(Records for this task):
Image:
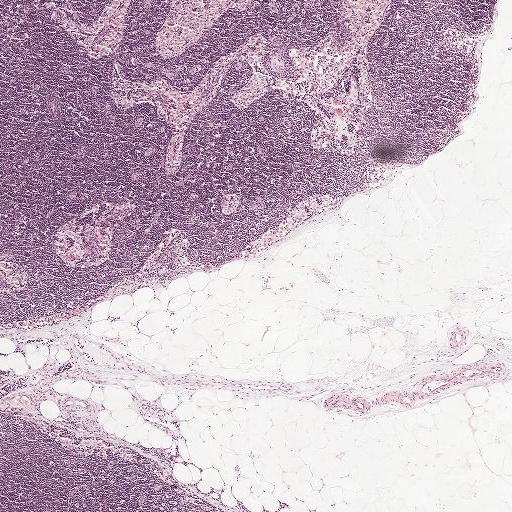
This is a crop of a whole-slide image: an H&E-stained breast-cancer sentinel lymph node section at roughly 2.5× magnification (about 3.9 µm per pixel; the crop spans about 2.0 mm).
Question:
Is there metastatic carcinoma in this field?
Answer:
No. No metastatic tumour is outlined in this field.
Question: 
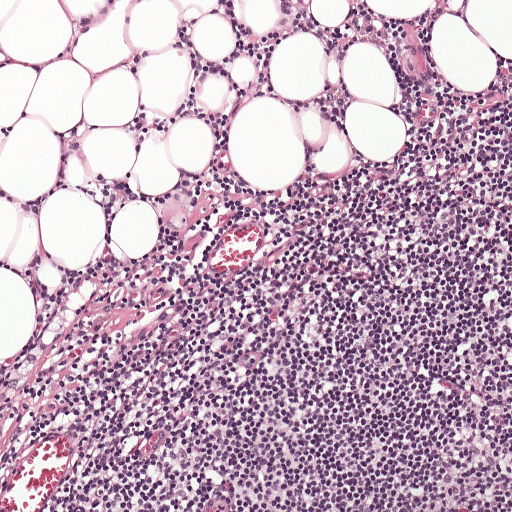
At roughly what magnification is this field shown?

Choices:
 (A) about 40×
 (B) about 5×
 (C) about 2.5×
 (D) about 10×
 (E) about 20×

Answer: (D) about 10×
Lymph node section stained with H&E, from a whole-slide image of a breast-cancer sentinel node. Magnification about 10×, about 0.5 mm across the frame, about 0.97 µm per pixel.
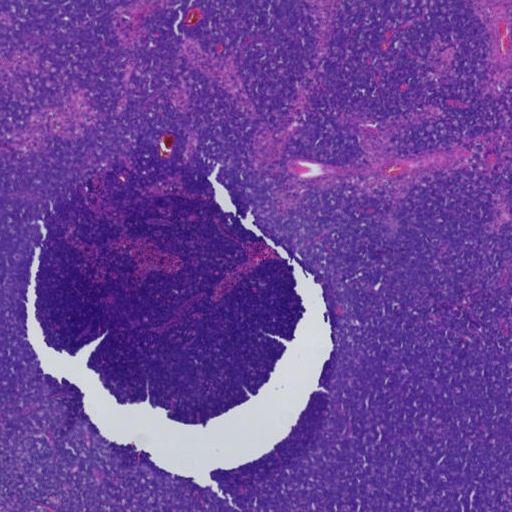
Lymph node section stained with H&E, from a whole-slide image of a breast-cancer sentinel node. Magnification about 2.5×, about 1.9 mm across the frame, about 3.6 µm per pixel.
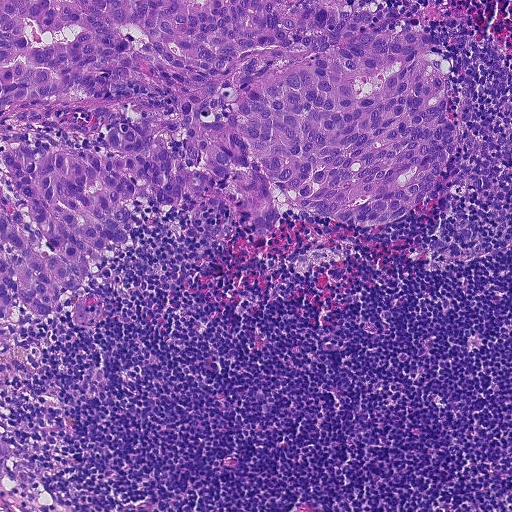
A 0.46-mm field of an H&E-stained sentinel lymph node from a breast-cancer patient (whole-slide image), shown at about 10×, about 0.9 µm per pixel.
Two metastatic tumour regions, each outlined as a closed clockwise path in crop pixels (x, y), largest first: region 1: (0, 0), (372, 0), (364, 33), (428, 30), (453, 62), (444, 109), (456, 139), (414, 208), (370, 228), (284, 211), (265, 236), (184, 192), (158, 208), (134, 195), (125, 249), (79, 290), (105, 312), (79, 327), (76, 290), (43, 319), (16, 294), (7, 325), (43, 355), (6, 380); region 2: (0, 436), (10, 443), (18, 458), (34, 467), (30, 486), (0, 491).
The annotated tumour makes up about 40% of the crop.
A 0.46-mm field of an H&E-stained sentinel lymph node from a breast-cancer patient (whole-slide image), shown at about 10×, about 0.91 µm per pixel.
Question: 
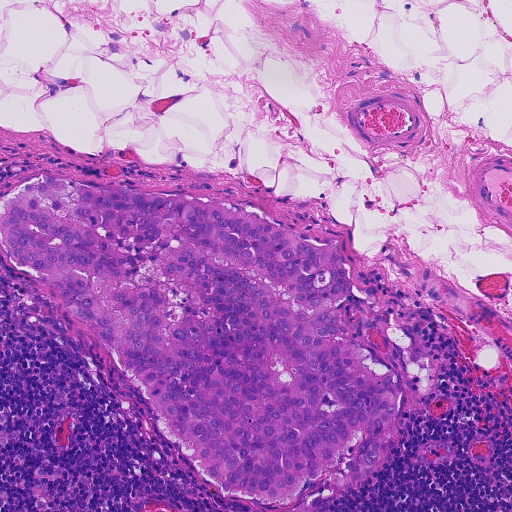
Roughly what share of this field is metastatic tumour?

Choices:
 (A) about 25% to 45%
 (B) none: no tumour is outlined
 (C) about 50% or more
 (D) about 10% to 20%
 (E) about 5% or less

Answer: (A) about 25% to 45%
About 30% of the field is tumour.
The outlined metastatic tumour's edge, as a closed clockwise path of 18 points: (44, 172), (225, 204), (310, 244), (335, 244), (353, 282), (329, 340), (356, 342), (396, 390), (376, 470), (349, 484), (347, 454), (307, 478), (290, 504), (237, 500), (200, 477), (104, 348), (0, 238), (1, 197).
One more small tumour piece is annotated here but not outlined.
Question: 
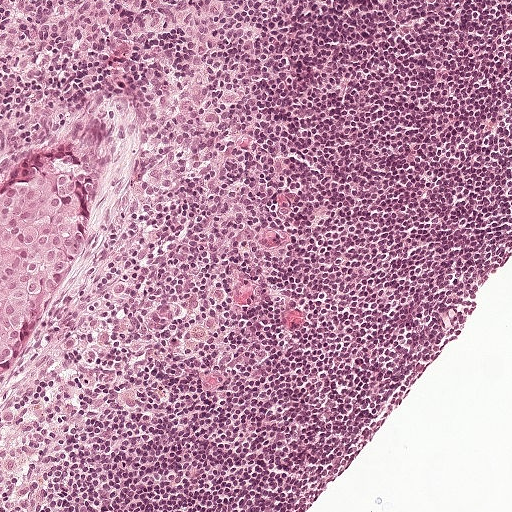
A 0.5-mm field of an H&E-stained sentinel lymph node from a breast-cancer patient (whole-slide image), shown at about 10×, about 0.97 µm per pixel.
Estimate the proportion of this field that is metastatic tumour.

Choices:
 (A) none: no tumour is outlined
 (B) about 25% to 45%
 (C) about 10% to 20%
 (D) about 50% or more
 (E) about 5% or less

Answer: (E) about 5% or less
About 5% of the field is tumour.
Metastatic tumour outline, simplified to 11 points and listed clockwise in crop pixels (x, y): (81, 144), (89, 148), (103, 176), (105, 200), (94, 248), (70, 297), (50, 319), (9, 350), (0, 370), (0, 195), (49, 155).
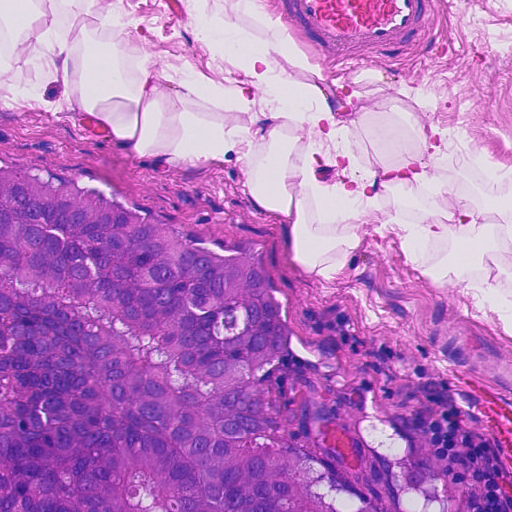
This is a crop of a whole-slide image: an H&E-stained breast-cancer sentinel lymph node section at roughly 20× magnification (about 0.45 µm per pixel; the crop spans about 0.23 mm).
Question: Describe where the metastatic carcinoma lies in this crop.
Answer: The outlined metastatic tumour's edge, as a closed clockwise path of 13 points: (0, 165), (109, 196), (207, 252), (256, 252), (292, 328), (281, 362), (253, 386), (264, 427), (244, 444), (297, 449), (309, 486), (339, 511), (0, 511).
Two more small tumour pieces are annotated here but not outlined.
About 35% of the image area is annotated as tumour.
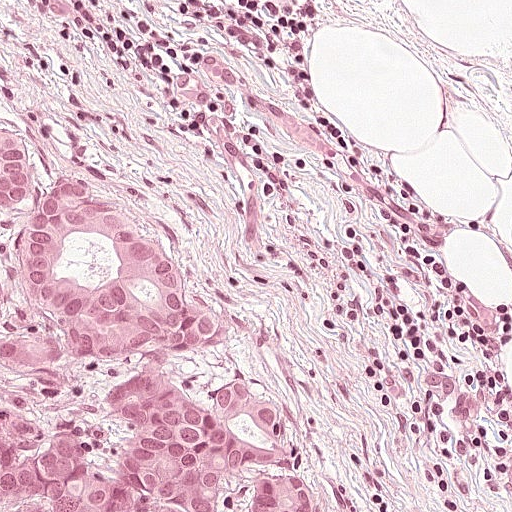
H&E-stained section of a sentinel lymph node (breast cancer), from a whole-slide image, viewed at about 20×: the field is about 0.25 mm across, about 0.49 µm per pixel.
Question: Which parts of this field are metastatic tumour? Answer with the outline of each region, in pixels.
Answer: Metastatic tumour outline, simplified to 10 points and listed clockwise in crop pixels (x, y): (0, 96), (28, 154), (48, 168), (98, 164), (144, 189), (187, 325), (246, 389), (314, 430), (334, 511), (0, 511).
About 30% of this field is tumour.
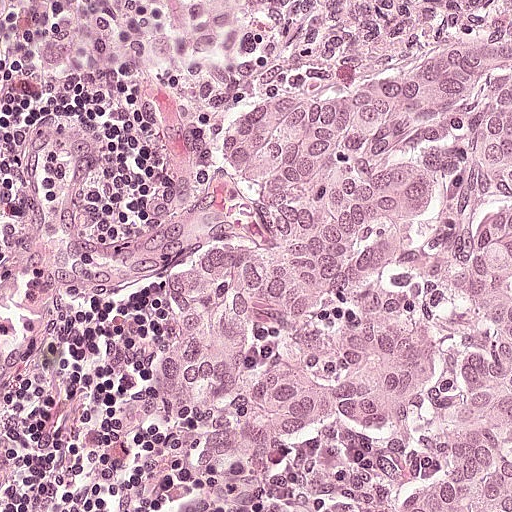
This is a crop of a whole-slide image: an H&E-stained breast-cancer sentinel lymph node section at roughly 20× magnification (about 0.49 µm per pixel; the crop spans about 0.25 mm).
Question: Outline the metastatic carcinoma in this image, as closed paths of (x, y) pixel coordinates.
Answer: The outlined metastatic tumour's edge, as a closed clockwise path of 24 points: (164, 0), (511, 0), (511, 511), (190, 511), (209, 442), (164, 387), (159, 360), (183, 340), (172, 286), (142, 313), (75, 308), (48, 381), (0, 408), (0, 262), (36, 234), (22, 142), (50, 122), (77, 126), (104, 178), (94, 245), (149, 232), (164, 176), (144, 95), (166, 68).
Tumour covers about 75% of the frame.
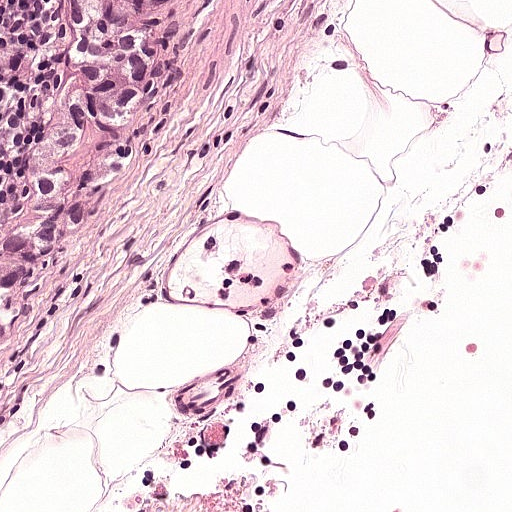
H&E-stained section of a sentinel lymph node (breast cancer), from a whole-slide image, viewed at about 20×: the field is about 0.25 mm across, about 0.49 µm per pixel.
One metastatic tumour region; its boundary, reduced to 10 corners and listed clockwise: (72, 0), (193, 0), (180, 72), (134, 148), (96, 242), (76, 270), (32, 304), (3, 362), (0, 189), (50, 92).
About 15% of the image area is annotated as tumour.
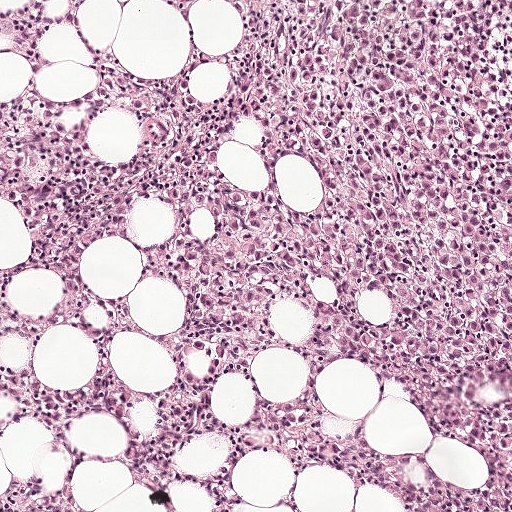
A 0.5-mm field of an H&E-stained sentinel lymph node from a breast-cancer patient (whole-slide image), shown at about 10×, about 0.97 µm per pixel.
The outlined metastatic tumour's edge, as a closed clockwise path of 14 points: (511, 0), (482, 56), (511, 118), (511, 351), (417, 391), (386, 386), (393, 295), (376, 282), (338, 280), (308, 152), (276, 132), (268, 109), (268, 78), (305, 1).
About 25% of this field is tumour.
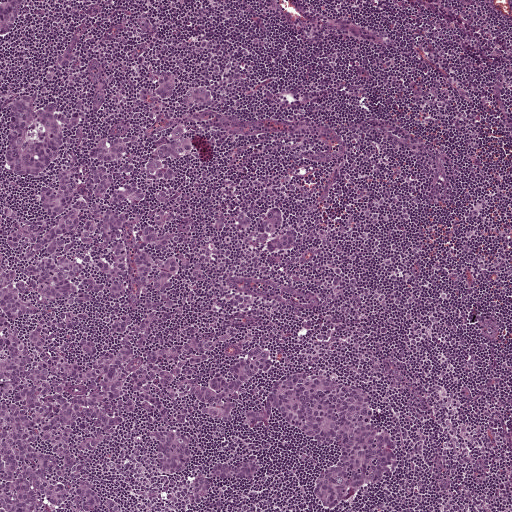
Lymph node section stained with H&E, from a whole-slide image of a breast-cancer sentinel node. Magnification about 5×, about 1 mm across the frame, about 1.9 µm per pixel.
Outlines of three tumour regions, largest first (closed clockwise paths, crop pixels): region 1: (90, 53), (122, 82), (164, 66), (216, 94), (159, 191), (178, 212), (225, 219), (272, 205), (300, 231), (285, 251), (179, 234), (178, 254), (246, 302), (188, 298), (170, 336), (236, 328), (210, 368), (260, 344), (274, 354), (270, 379), (356, 384), (397, 448), (381, 486), (325, 511), (310, 488), (335, 445), (276, 420), (202, 422), (195, 458), (159, 478), (144, 435), (159, 425), (145, 419), (92, 454), (92, 481), (128, 506), (0, 511), (0, 96), (40, 90), (49, 69); region 2: (249, 449), (269, 457), (271, 468), (264, 476), (243, 481), (221, 481), (212, 486), (214, 497), (205, 503), (194, 505), (199, 511), (184, 511), (184, 487), (206, 460), (217, 459); region 3: (0, 0), (26, 0), (24, 14), (16, 26), (14, 32), (0, 34).
About 40% of the image area is annotated as tumour.
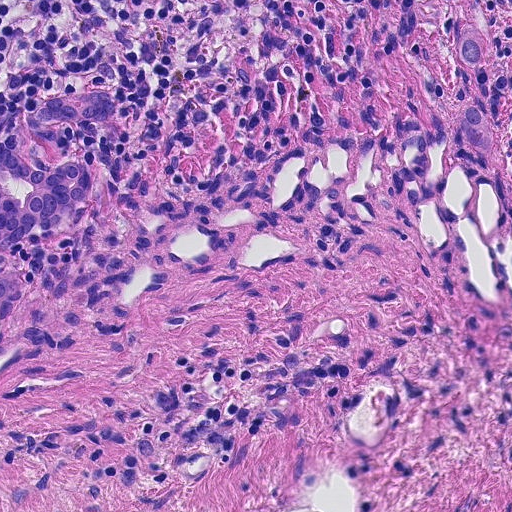
H&E-stained section of a sentinel lymph node (breast cancer), from a whole-slide image, viewed at about 20×: the field is about 0.23 mm across, about 0.45 µm per pixel.
Question: Outline the metastatic carcinoma in this image, as closed paths of (x, y) pixel coordinates.
Answer: Tumour region outline (a closed clockwise path, crop pixels): (467, 23), (488, 46), (480, 72), (495, 154), (466, 138), (93, 173), (98, 196), (72, 232), (14, 251), (0, 249), (0, 136), (29, 104), (105, 89), (123, 108), (116, 124), (60, 131), (92, 170), (464, 134), (460, 112), (474, 86), (461, 62), (457, 34).
About 5% of this field is tumour.
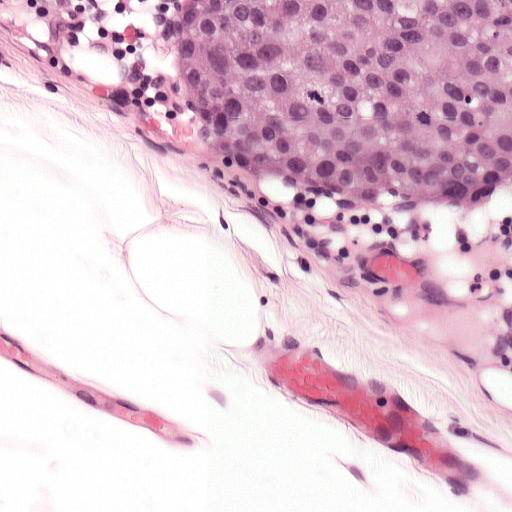
This is a crop of a whole-slide image: an H&E-stained breast-cancer sentinel lymph node section at roughly 20× magnification (about 0.49 µm per pixel; the crop spans about 0.25 mm).
Boundaries of two metastatic tumour regions, simplified and listed clockwise, largest first: region 1: (174, 0), (511, 0), (511, 229), (288, 198), (205, 138), (182, 90); region 2: (511, 293), (511, 378), (496, 360), (494, 310).
About 25% of this field is tumour.
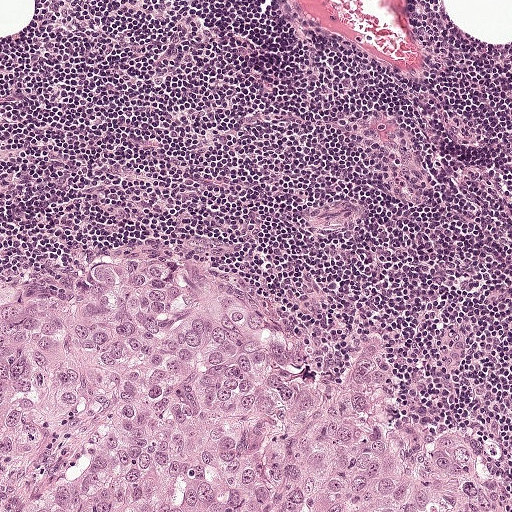
A 0.5-mm field of an H&E-stained sentinel lymph node from a breast-cancer patient (whole-slide image), shown at about 10×, about 0.97 µm per pixel.
Tumour region outline (a closed clockwise path, crop pixels): (122, 253), (192, 269), (259, 307), (333, 385), (376, 331), (392, 414), (424, 438), (478, 438), (510, 511), (0, 511), (0, 279).
About 35% of the image area is annotated as tumour.

(Task): The expected output is the lines above from the one containing "Is there metastatic carcinoma in this field?" to the one containing "3.6 µm per pixel.", both ends included, reproduced exactly with every picture left out.

(Task answer):
Is there metastatic carcinoma in this field?
Answer:
No. No metastatic tumour is outlined in this field.
Question: 
At roughly what magnification is this field shown?

Choices:
 (A) about 40×
 (B) about 5×
 (C) about 2.5×
 (D) about 10×
 (E) about 20×

Answer: (D) about 10×
Lymph node section stained with H&E, from a whole-slide image of a breast-cancer sentinel node. Magnification about 10×, about 0.5 mm across the frame, about 0.97 µm per pixel.
Lymph node section stained with H&E, from a whole-slide image of a breast-cancer sentinel node. Magnification about 2.5×, about 1.9 mm across the frame, about 3.6 µm per pixel.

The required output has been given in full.